93. The Board may from time to time appoint one or more of its body to be Executive Chairman, Non Executive Chairman, Chief Executive Director, Chief Financial Officer, Joint Chief Executive Director, Managing Director, Joint Managing Director, Assistant Managing Director or Chief Operating Officer or to hold any other employment or executive office with the Company for such period (subject to the Act) and upon such terms as the Board may determine and may revoke or terminate any of such appointments. Any such revocation or termination as aforesaid shall be without prejudice to any claim for damages that such Director may have against the Company or the Company have against such Director for any breach of any contract of service between him and the Company.

 

94.1 An Executive Director shall receive such remuneration (whether by way of salary, commission, participation in profits or otherwise) as the Board may determine, and either in addition to or in lieu of his remuneration as a Director.

 

94.2 An Executive Director shall be taken into account in determining the retirement by rotation of Directors, and in all other respects he shall be subject to the same provisions as to removal as the other Directors of the Company, and he shall (subject to the provisions of any contract between him and the Company) ipso facto and immediately cease to be an Executive Director if he shall cease to hold the office of Director for any cause.

ALTERNATE DIRECTORS

 

95.1 Each Director shall have the power to appoint any person to be his alternate Director and may at his discretion remove such alternate Director. If such alternate Director is not another Director, such appointment, unless previously approved by the Board, shall have effect only upon and subject to it being so approved. Any appointment or removal of an alternate Director shall be effected by notice in writing signed by the appointor and delivered to the Office or tendered at a meeting of the Board. An alternate Director shall, if his appointor so requests, be entitled to receive notices of meetings of the Board or of committees of the Board to the same extent as, but in lieu of, the Director appointing him and shall be entitled to such extent to attend and vote as a Director at any such meeting at which the Director appointing him is not personally present and generally at such meeting to exercise and discharge all the functions, powers and duties of his appointor as a Director and for the purposes of the proceedings at such meeting the provisions of these Articles shall apply as if he were a Director.

 

95.2 Every person acting as an alternate Director shall (except as regards power to appoint an alternate Director and remuneration and any requirement to hold a share qualification) be subject in all respects to the provisions of these Articles relating to Directors and shall alone be responsible to the Company for his acts and defaults and shall not be deemed to be the agent of or for the Director appointing him. An alternate Director may be paid expenses and shall be entitled to be indemnified by the Company to the same extent mutatis mutandis as if he were a Director but shall not be entitled to receive from the Company any fee in his capacity as an alternate Director except only such part (if any) of the remuneration otherwise payable to the Director appointing him as such Director may by notice in writing to the Company from time to time direct.

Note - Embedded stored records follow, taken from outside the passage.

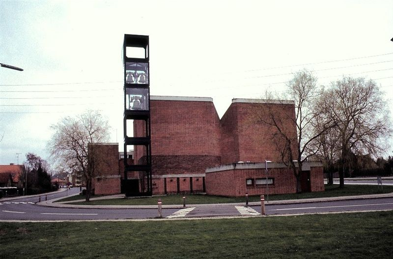 Vangede Kirke i Danmark. Vangede kirke
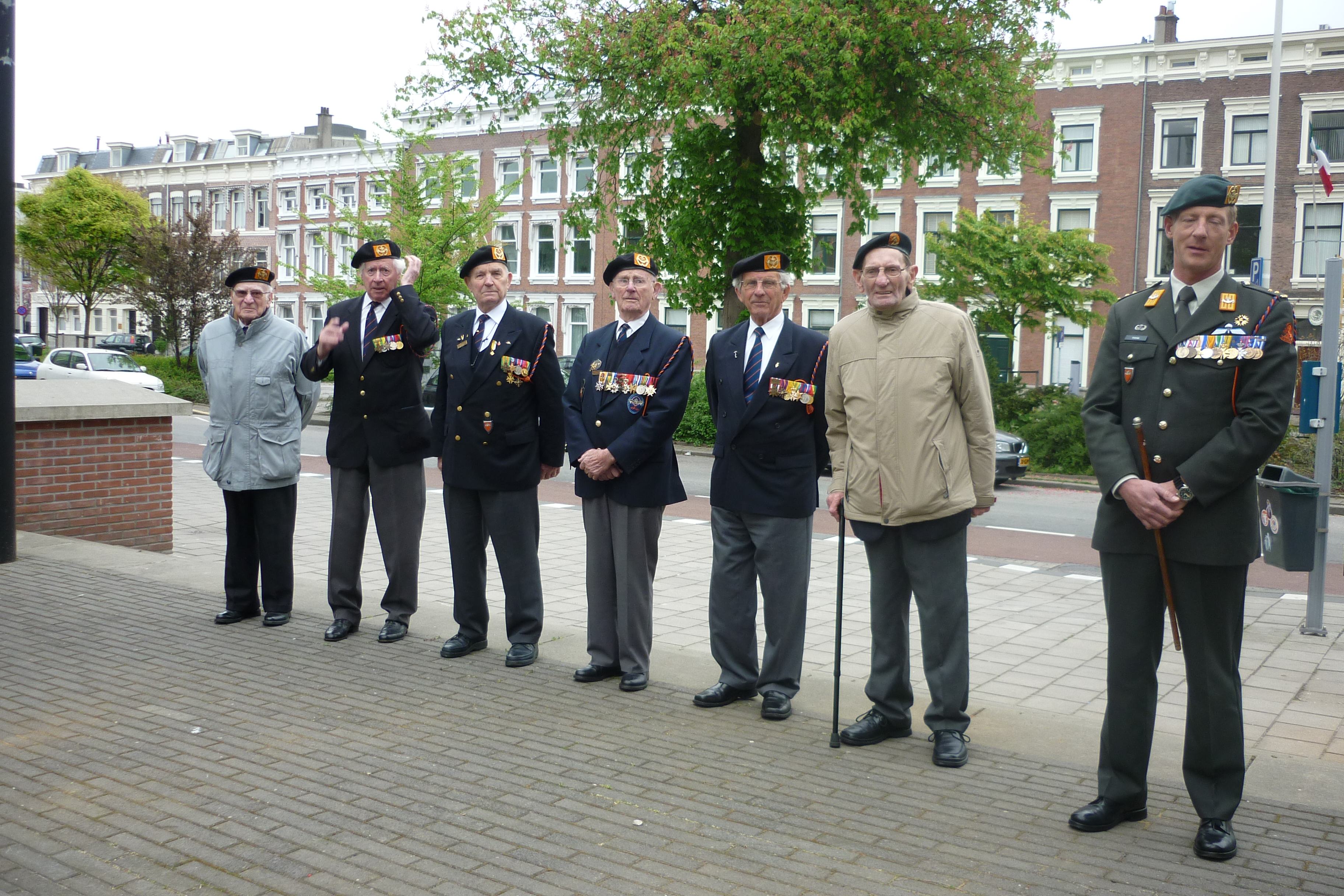 Veteranen van de Prinses Irene Brigade
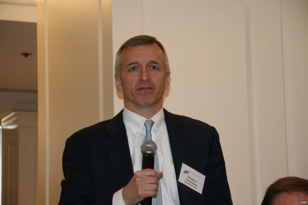 前美國國務院亞太副助理國務卿柯慶生（Thomas J. Christensen），現任普林斯頓大學政治學教授。
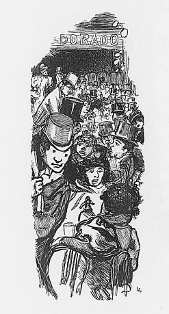 "La sortie de l'Eldorado à Paris", in Georges Montorgueil, aut. du texte, Illustrations de Paris au hasard, p. 80
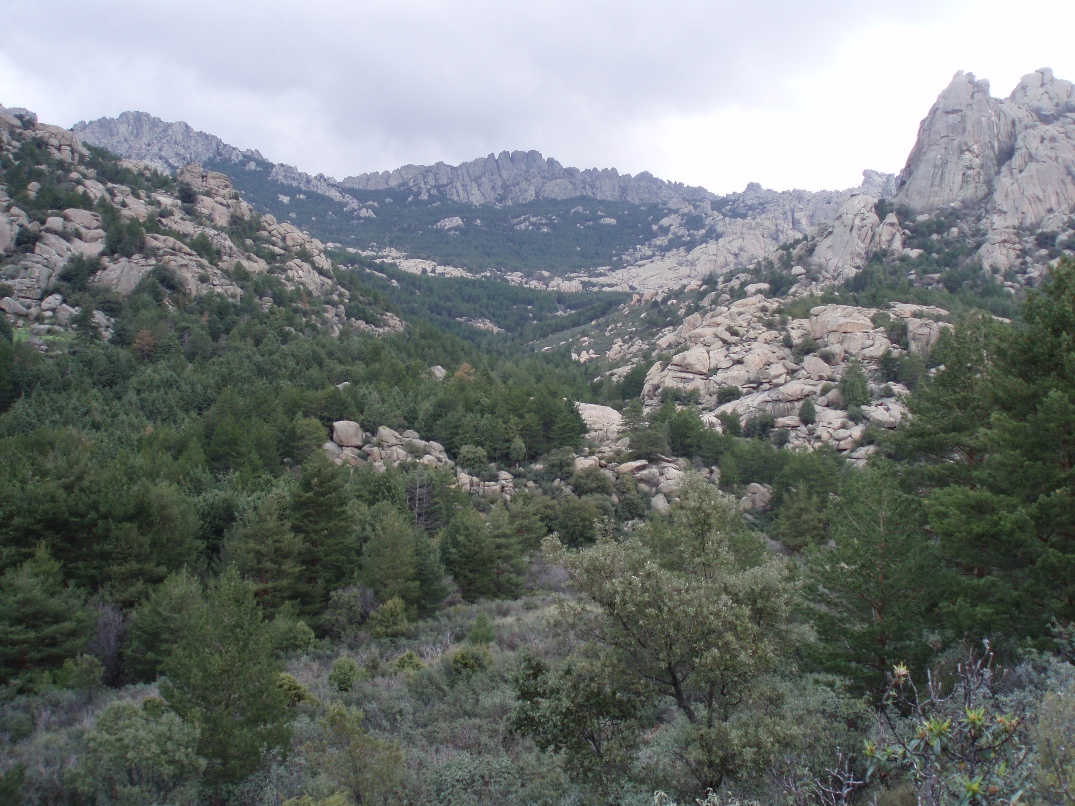 Circo de la Pedriza Posterior (Comunidad de Madrid, España).
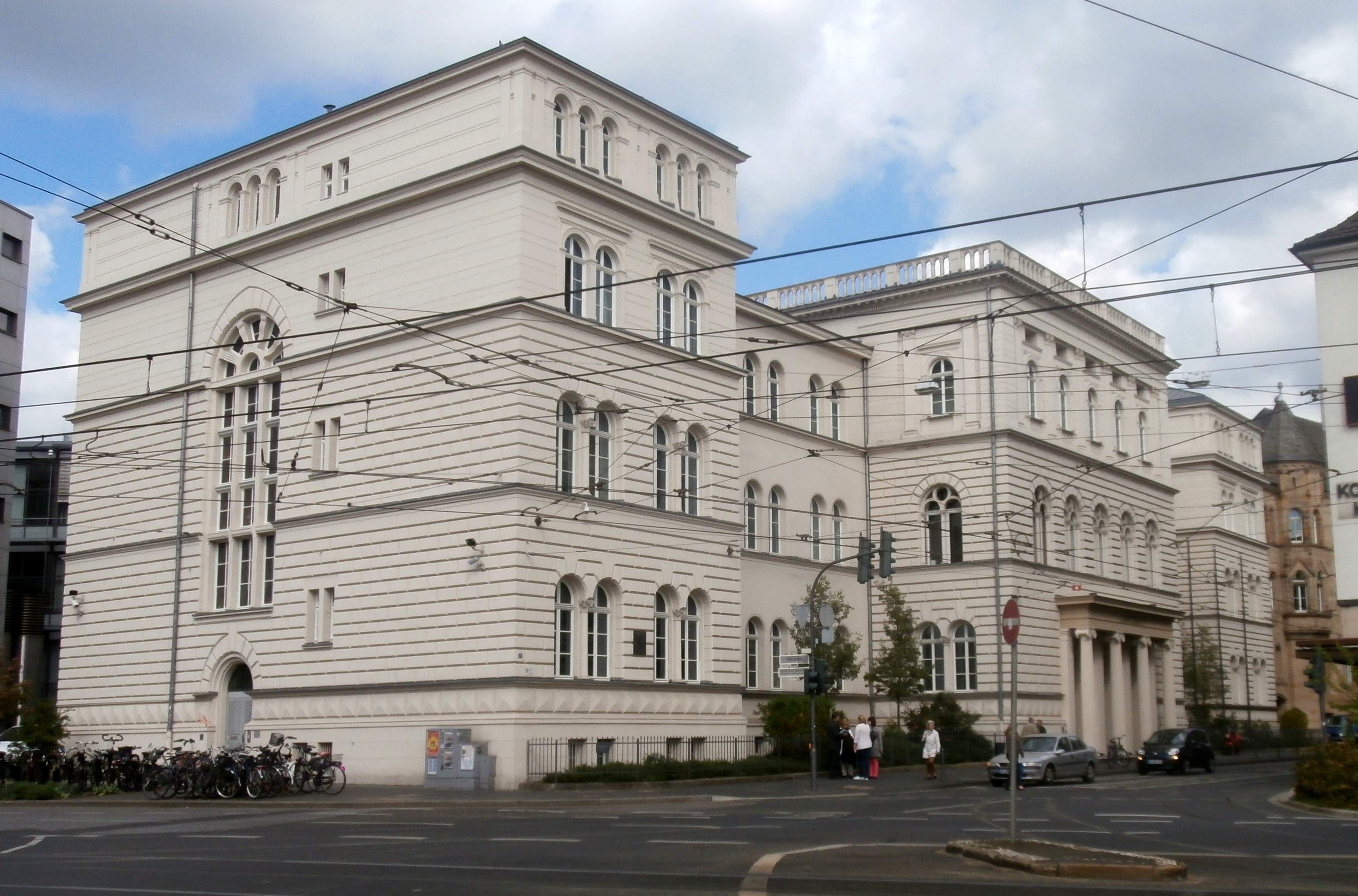 Landgericht, Bonn: Ansicht von der Oxfordstraße

95.3 Every person acting as an alternate Director shall have one vote for each Director for whom he acts as alternate (in addition to his own vote if he is also a Director but he shall not be counted more than once in the quorum). The signature of an alternate Director to any resolution in writing of the Board or a committee of the Board shall, unless the notice of his appointment provides to the contrary, be as effective as the signature of his appointor.

 

95.4 An alternate Director shall ipso facto cease to be an alternate Director if his appointor ceases for any reason to be a Director provided that, if at any meeting any Director retires by rotation or otherwise but is re-elected at the same meeting, any appointment made by him pursuant to this Article which was in force immediately before his retirement shall remain in force as though he had not retired.

DIRECTORS’ FEES

 

96. Each of the Directors shall be paid a fee at such rate as may from time to time be determined by the Board (or for the avoidance of doubt any duly authorised committee of the Board) provided that the aggregate of all such fees so paid to Directors (excluding amounts payable under any other Article) shall not exceed £250,000 per annum, or such higher amount as may from time to time be determined by ordinary resolution of the Company except that any Director holding office for less than the whole of the relevant period in respect of which the remuneration is paid shall only be entitled to a sum in proportion to the time during such period for which he has held office.

 

97. Each Director may be paid his reasonable travelling, hotel and incidental expenses of attending and returning from meetings of the Board or committees of the Board or general meetings or separate meetings of the holders class of shares or of debentures of the Company and shall be paid all expenses properly and reasonably incurred by him in the conduct of the Company’s business or in the discharge of his duties as a Director. Any Director who, by request, goes or resides abroad for any purposes of the Company or who performs services which in the opinion of the Board go beyond the ordinary duties of a Director may be paid such extra remuneration (whether by way of salary, commission, participation in profits or otherwise) as the Board may determine and such extra remuneration shall be in addition to any remuneration provided for by or pursuant to any other Article.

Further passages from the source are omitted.